Combinado: historias de vida


En una esquina de la plaza de San Victorino se vende el “combinado”: un almuerzo económico que lleva varios ingredientes en un mismo plato. Allí no solo se sirven alimentos, sino que se construyen esperanzas mediante el arte de la comida callejera. El combinado es y será la comida por excelencia del sector y la oportunidad de trabajo para personas con ganas de salir adelante.

FOTO: Ana Paula García. Tras una larga jornada de trabajo, Rosalba vuelve a su casa empujando su carrito.

Al costado oriental de la escultura de hierro La mariposa, de Negret, en la plaza de San Victorino, se encuentra uno de los puntos más conocidos por los transeúntes, no por el comercio mayorista ni por la afluencia de personas y palomas, sino por el olor a comida recién hecha que inunda el lugar. Basta con preguntarle a cualquiera por el “combinado” ―como comúnmente se le llama a ese plato económico, callejero y bien cargado que venden en la zona―, y una mano extendida siempre apuntará hacia el mismo sitio.

El combinado suele costar entre $2000 y $3500, todo depende de la porción. “¿Cuál es la diferencia entre un billete de $5.000 y uno de $10.000? Pues el tamaño”, dice uno de los hombres que anuncian la comida de los puestos ambulantes. Hay combinados para todos los gustos, pero “algo que nunca puede faltar es el principio”, asegura Óscar, el vendedor más antiguo del punto.

El menú cada día es diferente. Las sopas varían entre caldos, sancochos, cuchucos y otros. El seco suele ser arroz, pasta, papa o yuca; lentejas, garbanzos o fríjoles; ensalada y una porción de carne, pata sudada, hueso de cerdo o pollo frito. El jugo es adicional. Aunque también hay algunos combos: sopa más seco o seco más jugo, cada uno por $3000.

FOTO: Ana Paula García. Óscar mueve su carro para que la Policía piense que ya se va.
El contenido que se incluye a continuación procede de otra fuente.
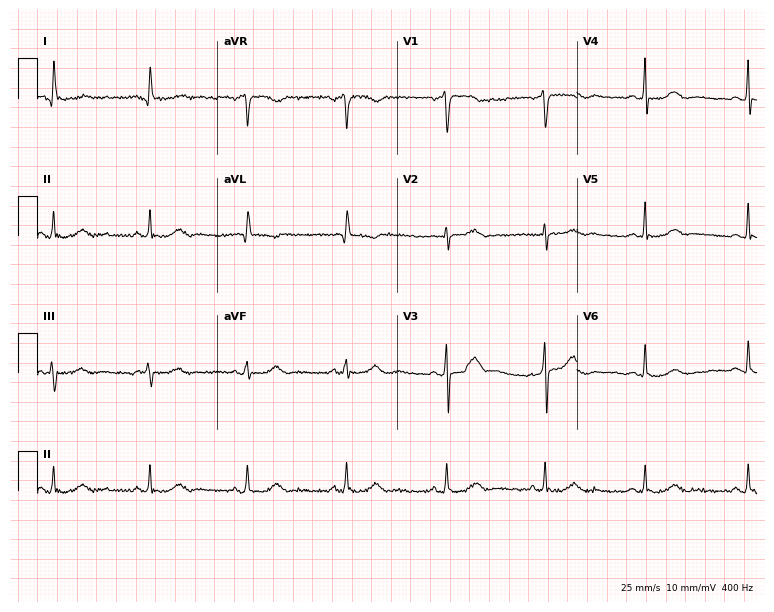
Electrocardiogram (7.3-second recording at 400 Hz), a woman, 54 years old. Of the six screened findings (first-degree AV block, right bundle branch block, left bundle branch block, sinus bradycardia, atrial fibrillation, sinus tachycardia), none is recorded.

En la plaza permanecen fijos ocho carritos que ofrecen esos almuerzos apetecidos por su precio y balance nutricional. Roberto, uno de los comensales, menciona que opta por venir hasta acá porque, además de invertir poco, recibe un plato muy bueno que lo llena y lo alimenta. Y aunque pareciera que la competencia es ardua entre los vendedores de combinado, cada uno tiene sus clientes fijos. Hay días de ventas altas y otros más pesados: es cuestión de temporadas.
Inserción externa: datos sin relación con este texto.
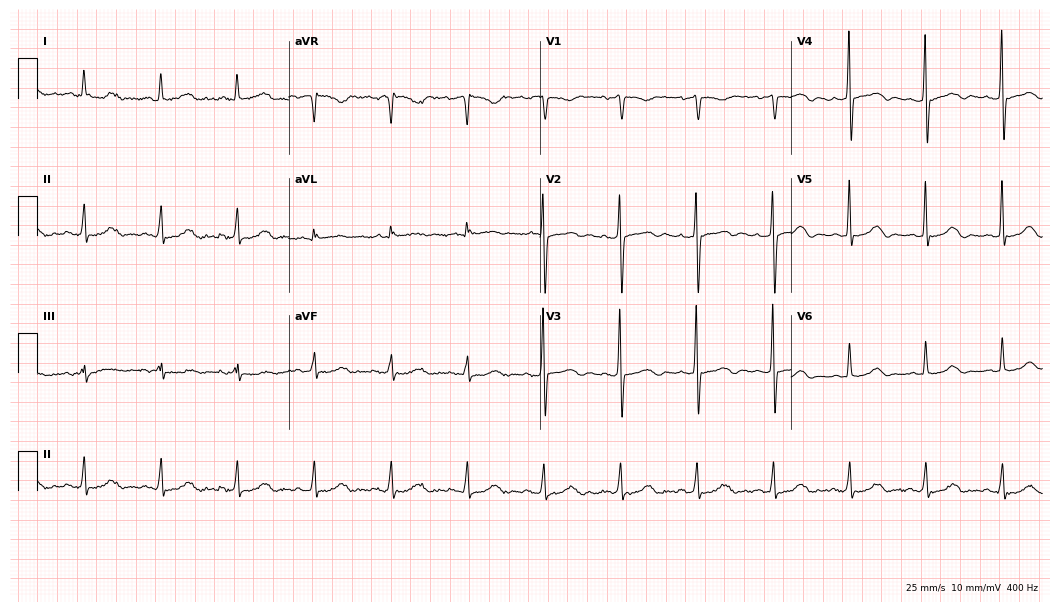
12-lead ECG from a 45-year-old man (10.2-second recording at 400 Hz). Recorded interpretation: within normal limits.

A pesar de los altibajos, la comida es un negocio que les permite tener lo del día a día y cubrir sus principales gastos. “A mí me quedan entre $20.000 y $30.000 diarios, después de haber pagado las compras y de ahí me sale para pagar lo del arriendo y mandarle dinero a mi mamá”, menciona Rosalba Ramos, una cocinera hecha a pulso que, huyendo de la violencia y la pobreza, salió de su tierra cartagenera y vino a parar a Bogotá. “Llegué sin un peso y aguanté hambre hasta que pude conseguir trabajo”, cuenta mientras camina regreso a su casa.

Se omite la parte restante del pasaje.